To jakim cudem popełnił "X-men Geneza: Wolverine"?
Nie wierzę, że oglądasz na bieżąco GoT i nadal twierdzisz, że pisze dobre scenariusze :D Chyba że ten drugi scenarzysta nim manipuluje i wychodzi takie g... :v
Oj zdecydowanie nie ;) Pierwszy raz się z taką opinią spotykam, ale szanuję. Jednak dla mnie: książki - logika. Serial (przynajmniej w tym momencie) - duże braki pod tym względem + niepotrzebne, durne wątki, również nielogiczne i bez sensu.
Popieram.
Specjalnie weszłam na podstronę tego gościa tutaj, żeby zobaczyć czy też mu tu wytykają te bzdury z gry o tron. Takie cuda porobili, zwłaszcza w 5 sezonie, że nie da się przejść obojętnie, zwłaszcza kiedy jest się fanem a losy książek nie są pewne.

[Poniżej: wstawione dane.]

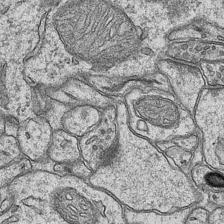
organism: Mouse
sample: CA1 Hippocampus
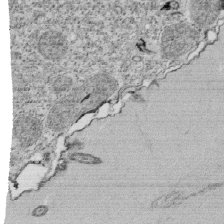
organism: Tetrahymena
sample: Cilia in tetrahymena
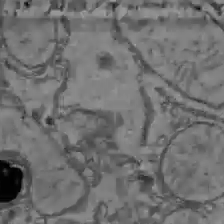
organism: C57BL Mouse
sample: Liver
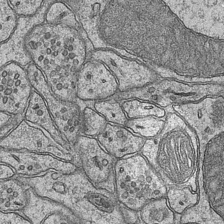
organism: Mouse
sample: CA1 Hippocampus
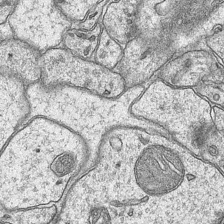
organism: Mouse
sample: CA1 Hippocampus
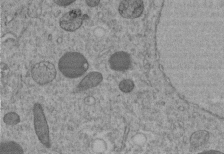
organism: C. elegans
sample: C. elegans embryo early stage
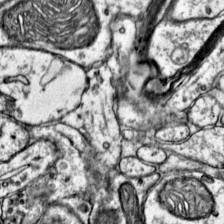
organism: Mouse
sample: Primary visual cortex
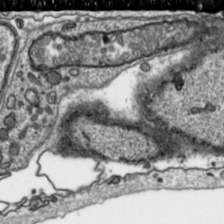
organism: Toxoplasma gondii
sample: Parasites in a vacuole inside a host cell
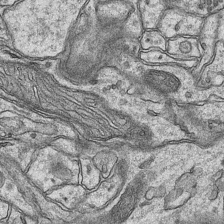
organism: Mouse
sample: CA1 Hippocampus
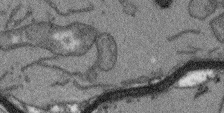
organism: Arabidopsis thaliana
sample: Root tip
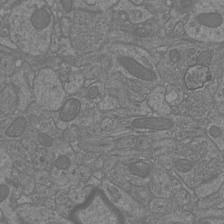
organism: Mouse
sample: Cortical neurons
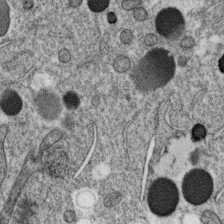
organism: C. elegans
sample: C. elegans oocyte; sperm cells
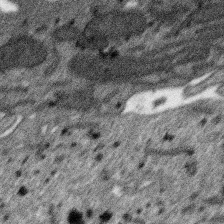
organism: Human
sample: Lung epithelial cells infected with SARS-CoV-2
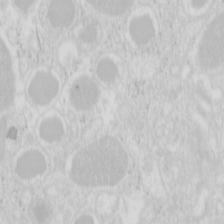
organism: Mouse
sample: Pancreas
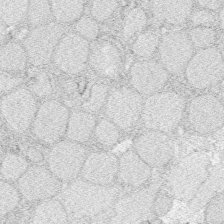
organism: Zebrafish
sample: Whole-Brain
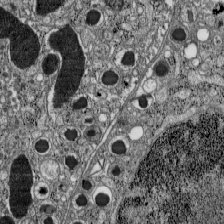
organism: C57BL Mouse
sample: Pancreatic islet
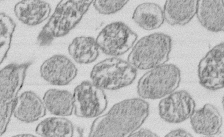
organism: E. coli
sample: Bacterial nucleoid
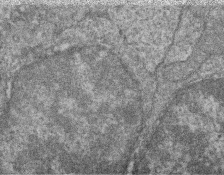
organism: Zebrafish
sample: Cilia; retinal pigment epithelium
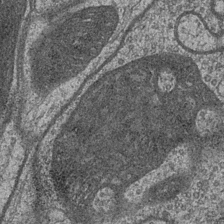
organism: Drosophila
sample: Optic medulla
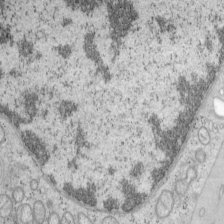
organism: Mouse
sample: OT-I killer T cells with ID8 ovarian cancer cells
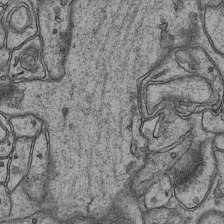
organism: Mouse
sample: CA1 Hippocampus
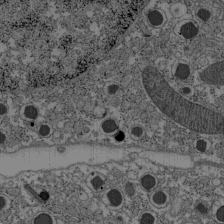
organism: C57BL Mouse
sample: Pancreatic islet
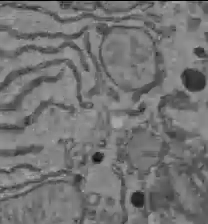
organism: C57BL Mouse
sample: Liver
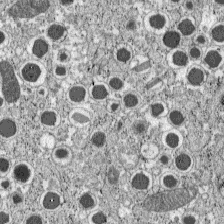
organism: C57BL Mouse
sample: Pancreatic islet
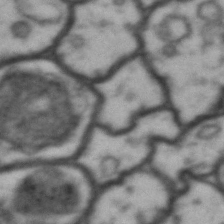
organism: Drosophila
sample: Brain
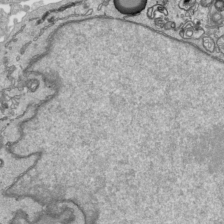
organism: Human
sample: Mitochondria in HCT116 cells
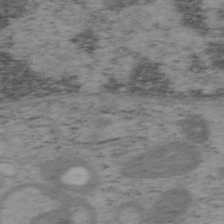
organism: Mouse
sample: OT-I killer T cells with ID8 ovarian cancer cells
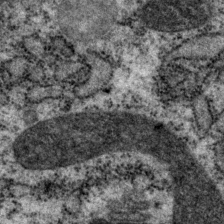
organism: P. pacificus
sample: Pharynx

Mogli dodać jakieś swoje wątki, no ok. Ale np. powód umieszczenia Margaery w więzieniu. Książka pokazywała, że ona taka święta nie była, a w serialu z takiego błahego powodu.
Albo akcję w Dorne, tak okrojono i pozmieniano, że nie wiem, po co w ogóle wstawili ten watek do serialu.
Ciekawe co zrobią z Greyjoyami.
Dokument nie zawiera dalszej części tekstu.